И Густов умолк, не зная, что сказать бывшему замполиту, и опасаясь слишком сильно радоваться.

— Замполит к вам тоже назначен? — спросил Вербовой.

— Назначен, и тоже наш, славгородский.

— Кто же?

— Ни за что не отгадаете. Старший лейтенант Тихомолов из дивизионной газеты!

— Да он что, рехнулся? — откровенно ахнул Полонский. — Талантливый же человек, журналист! Ну, брат, удивил…

— Дмитрий Александрович, — обиженно проговорил после этого Вербовой, — вы напрасно думаете, что все политработники такие же бесталанные, как я. И вообще непонятно, почему талантливый человек не может пойти в батальон?

— Ты меня прости, — извинился Полонский перед Вербовым. — Но Тихомолов — писатель почти готовый! Что ему там делать?

— Его не очень-то спрашивали, — пояснил тут Густов, — так же, как и меня, грешного. Ну, а теперь он какую-то успокоительную теорию придумал. Насчет учебы у жизни. Вспоминает Горького.
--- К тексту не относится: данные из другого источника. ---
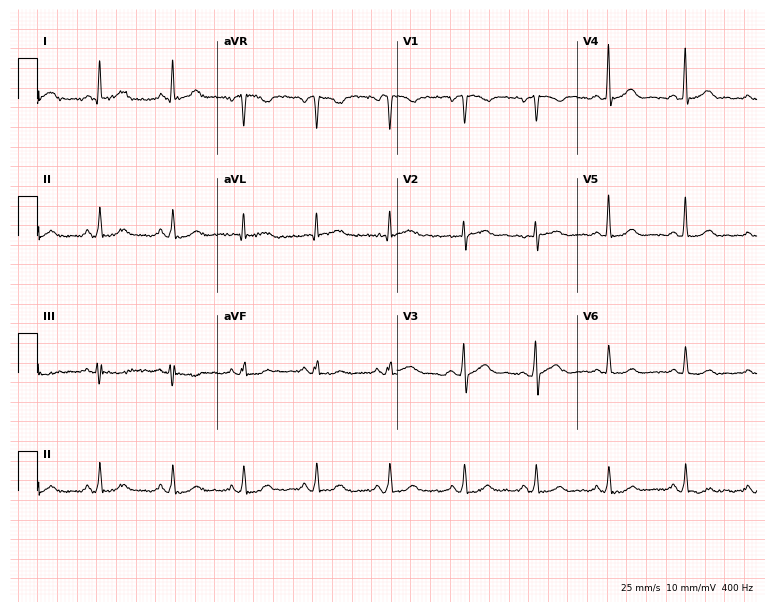
Electrocardiogram, a 57-year-old female. Overall reading on record: normal ECG.
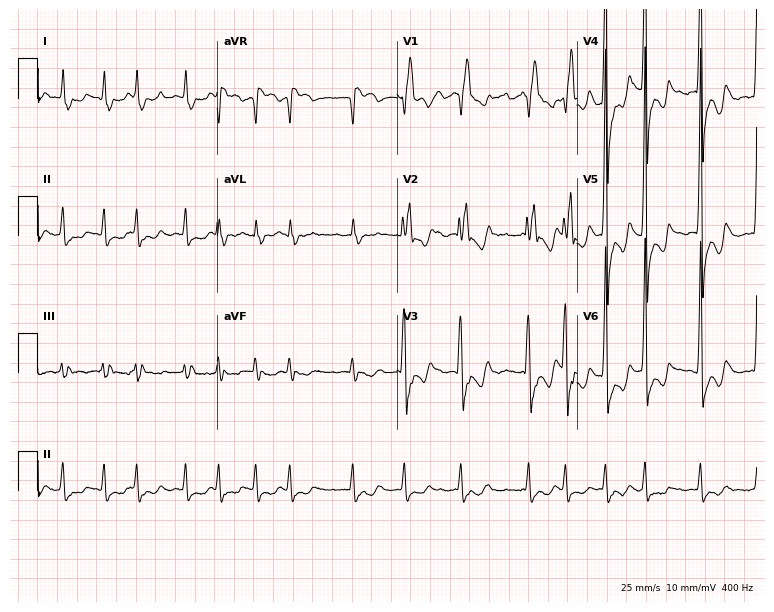
Resting 12-lead electrocardiogram (7.3-second recording at 400 Hz). Patient: a male, 83 years old. The tracing shows atrial fibrillation.

Говорит, что всю войну писал про солдат, а общей с ними жизнью почти что не жил, языком народным не овладел. В общем, по вечерам он сидит в ротах, а по ночам что-то тайком пописывает.
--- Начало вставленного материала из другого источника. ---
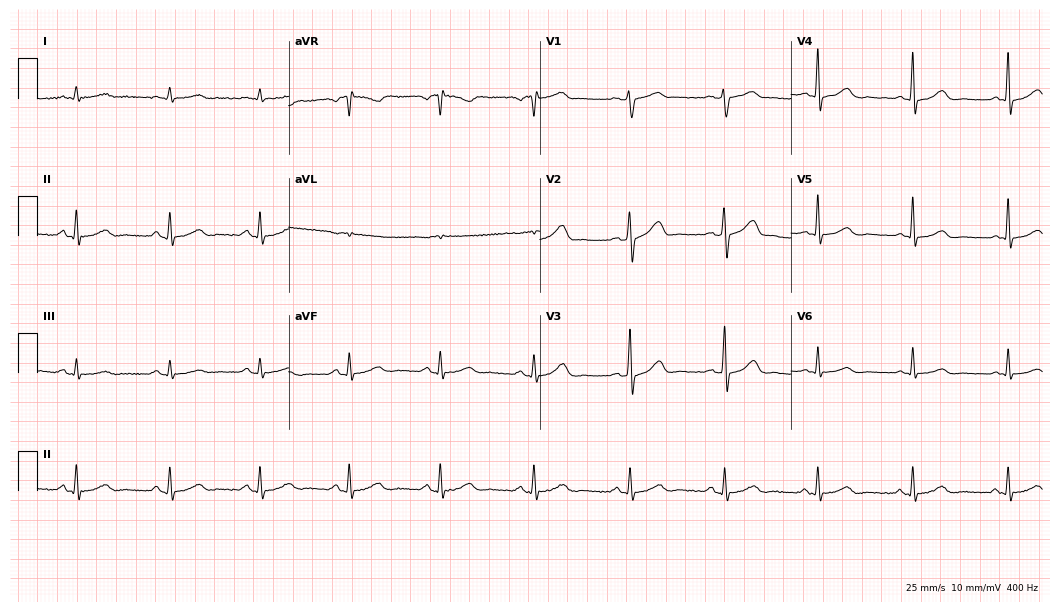
12-lead ECG (10.2-second recording at 400 Hz) from a 43-year-old man. Labelled as a normal ECG.

— Передай ему привет, — посерьезнел Полонский, — и не передавай того, что я тут о нем говорил. Может быть, и такой путь существует… Особенно если человек проповедует женоненавистничество…

— Ну, в общем, так! — остановил все разговоры майор Медведкин. — Вижу, что настало время вмешаться старшему по званию. Прошу к столу!
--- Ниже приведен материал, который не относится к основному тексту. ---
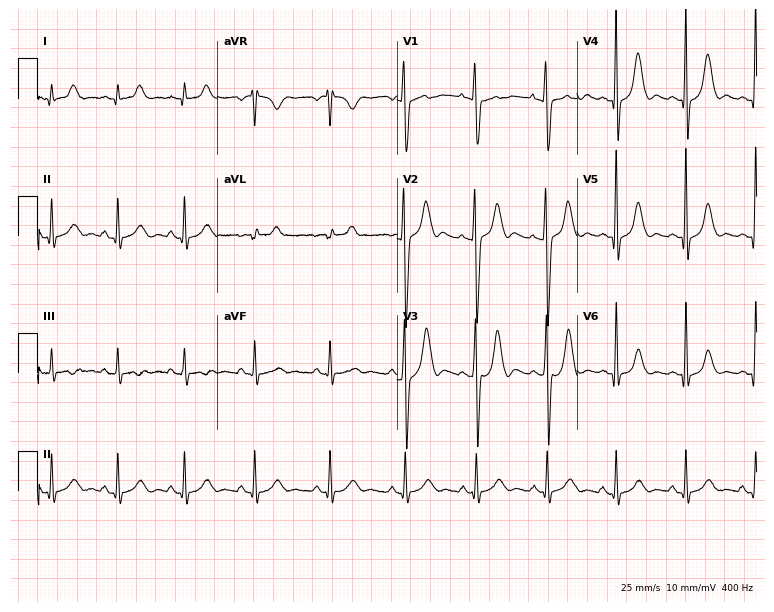
12-lead ECG from a male patient, 18 years old. Screened for six findings — first-degree AV block, right bundle branch block, left bundle branch block, sinus bradycardia, atrial fibrillation, sinus tachycardia — none is recorded.
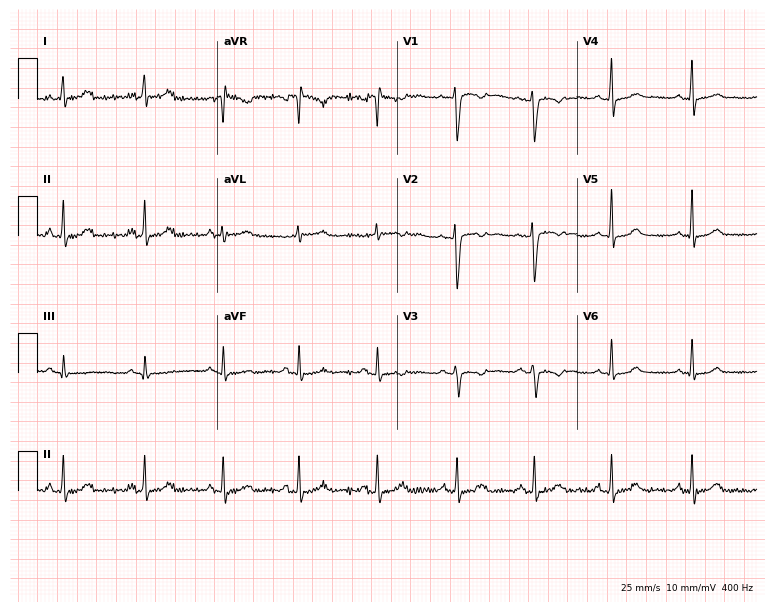
Electrocardiogram (7.3-second recording at 400 Hz), a female, 33 years old. Of the six screened findings (first-degree AV block, right bundle branch block, left bundle branch block, sinus bradycardia, atrial fibrillation, sinus tachycardia), none is recorded.

Он уже застелил к этому времени плащ-палаткой и газетами Вербового часть нар на своей стороне, по-хозяйски разложил там всю оказавшуюся в наличии закуску и даже достал из своего чемодана хрустальные рюмки, припасенные, как видно, для послевоенной жизни.

— Прошу к столу, братья-славяне, — повторил майор, — и прошу, по возможности, без лишнего шума, а то набегут печенеги… во главе с Нехаевым.

— Пожелание принято! — за всех ответил Полонский.

И все начали придвигаться, прилаживаться к закуске, разговор сразу приобрел сугубо прикладной характер: «Кому доверим разливать?» — «Надо думать — старшему по званию». — «Вот колбаса от дяди Сэма, вот хлеб. Хлеб — экономить, потому что его маловато, а на кухню идти мокровато». — «Хлеб можно и нюхать — не обжираться же мы тут собрались!» — «Точно сказано!» — «Итак, за победу… мы уже пили, — выпьем сегодня за победителей!»

Была поднята первая рюмка.

После нее наступила известная задохнувшаяся тишина, ибо во фляге был спирт, и людям надо было сперва сделать глубокий — может, и вправду с хлебушком у носа — вдох, через некоторое время — полный («ы-ых!») выдох, и только вслед за тем появлялась у них некоторая способность ко взаимному общению. Ж-жуткая, если подумать, штука этот спирт, и как его русские потребляют — уму непостижимо. Страдальцы, герои, мученики! — больше ничего не скажешь.

После первой, как известно, всерьез не закусывают и много не говорят, так что сразу было налито по второй. А настоящая застольная беседа началась, в общем-то, после третьей. Зато уж потекла она сразу легко и привольно, не придерживаясь определенных рамок и берегов, совершая быстрые повороты и отклонения, охватывая широчайший круг вопросов. Упоминалось то армейское начальство, неспособное отправить на родину столь необходимых ей резервистов, то поминалась в разных аспектах война, принесшая столько бед и страданий, но и кое-чему научившая. Не забыта была и немецкая нация, о которой столько говорилось в ходе войны, но, как видно, придется еще говорить и после… В этом месте Дима Полонский совершил одно из неизбежных в подобной беседе отклонений и спросил, не слышал ли чего Коля Густов о фрау Гертруде, а Коля, оказывается, кое-что слышал.

— Представляешь, она прятала у себя на чердаке мужа-фашиста! — стал он рассказывать. — Про это как-то пронюхал наш Александров из «Смерша» и выманил этого субчика на волю; говорят даже, что фрау Гертруда сама послала своего мужа в комендатуру после мирной беседы с Александровым.